YOUR GOAL: The records below must be copied in full; omit the images.

[Recorded data]

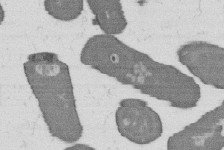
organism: B. subtilis
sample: Bacterial spore
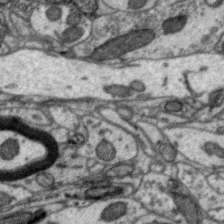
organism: Zebra finch
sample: Brain
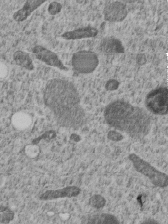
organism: C. elegans
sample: C. elegans embryo early stage
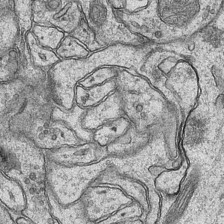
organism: Mouse
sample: CA1 Hippocampus
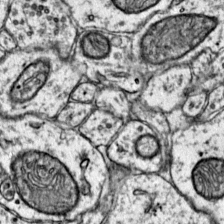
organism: Mouse
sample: Primary visual cortex
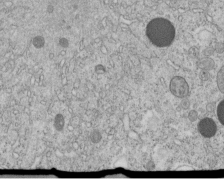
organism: C. elegans
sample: C. elegans embryo early stage
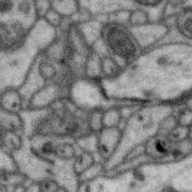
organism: Zebra finch
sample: Brain
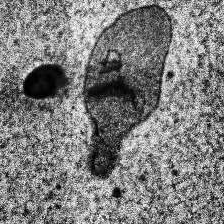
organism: Human
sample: Temporal Lobe
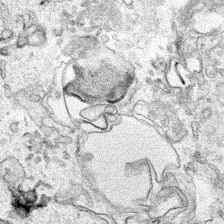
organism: Human
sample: Mitochondria in HCT116 cells
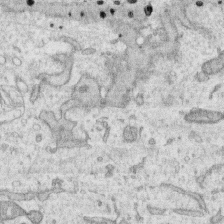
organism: Human
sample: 1205lu cells
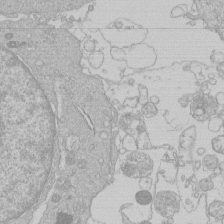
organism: Human
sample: Macrophage cells
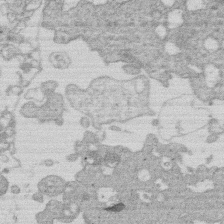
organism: Human
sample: Macrophage cells
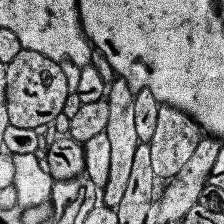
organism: Human
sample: Temporal Lobe

OUTPUT OF THE EXERCISE:
organism: B. subtilis
sample: Bacterial spore
organism: Zebra finch
sample: Brain
organism: C. elegans
sample: C. elegans embryo early stage
organism: Mouse
sample: CA1 Hippocampus
organism: Mouse
sample: Primary visual cortex
organism: C. elegans
sample: C. elegans embryo early stage
organism: Zebra finch
sample: Brain
organism: Human
sample: Temporal Lobe
organism: Human
sample: Mitochondria in HCT116 cells
organism: Human
sample: 1205lu cells
organism: Human
sample: Macrophage cells
organism: Human
sample: Macrophage cells
organism: Human
sample: Temporal Lobe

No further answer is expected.